*About this task*
Reproduce only the lines from the line containing "80.6 | 83.6 |" to the end of the entries below, including both of those lines.

*Available records*
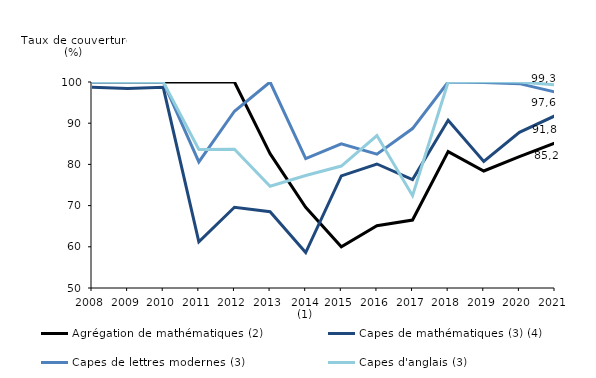
| Category | Agrégation de mathématiques (2) | Capes de mathématiques (3) (4) | Capes de lettres modernes (3) | Capes d'anglais (3) |
|---|---|---|---|---|
| 2008 | 100 | 98.7 | 100 | 100 |
| 2009 | 100 | 98.4 | 100 | 100 |
| 2010 | 100 | 98.7 | 100 | 100 |
| 2011 | 100 | 61.2 | 80.6 | 83.6 |
| 2012 | 100 | 69.6 | 92.9 | 83.7 |
| 2013 | 82.6 | 68.5 | 100 | 74.7 |
| 2014 (1) | 69.6 | 58.6 | 81.4 | 77.3 |
| 2015 | 60 | 77.2 | 85 | 79.6 |
| 2016 | 65.1 | 80.1 | 82.5 | 87 |
| 2017 | 66.5 | 76.3 | 88.7 | 72.4 |
| 2018 | 83.1 | 90.7 | 100 | 100 |
| 2019 | 78.4 | 80.7 | 99.9 | 100.1 |
| 2020 | 81.9 | 87.8 | 99.6 | 100 |
| 2021 | 85.2 | 91.8 | 97.586 | 99.327 |

*Result of this task*
| 2011 | 100 | 61.2 | 80.6 | 83.6 |
| 2012 | 100 | 69.6 | 92.9 | 83.7 |
| 2013 | 82.6 | 68.5 | 100 | 74.7 |
| 2014 (1) | 69.6 | 58.6 | 81.4 | 77.3 |
| 2015 | 60 | 77.2 | 85 | 79.6 |
| 2016 | 65.1 | 80.1 | 82.5 | 87 |
| 2017 | 66.5 | 76.3 | 88.7 | 72.4 |
| 2018 | 83.1 | 90.7 | 100 | 100 |
| 2019 | 78.4 | 80.7 | 99.9 | 100.1 |
| 2020 | 81.9 | 87.8 | 99.6 | 100 |
| 2021 | 85.2 | 91.8 | 97.586 | 99.327 |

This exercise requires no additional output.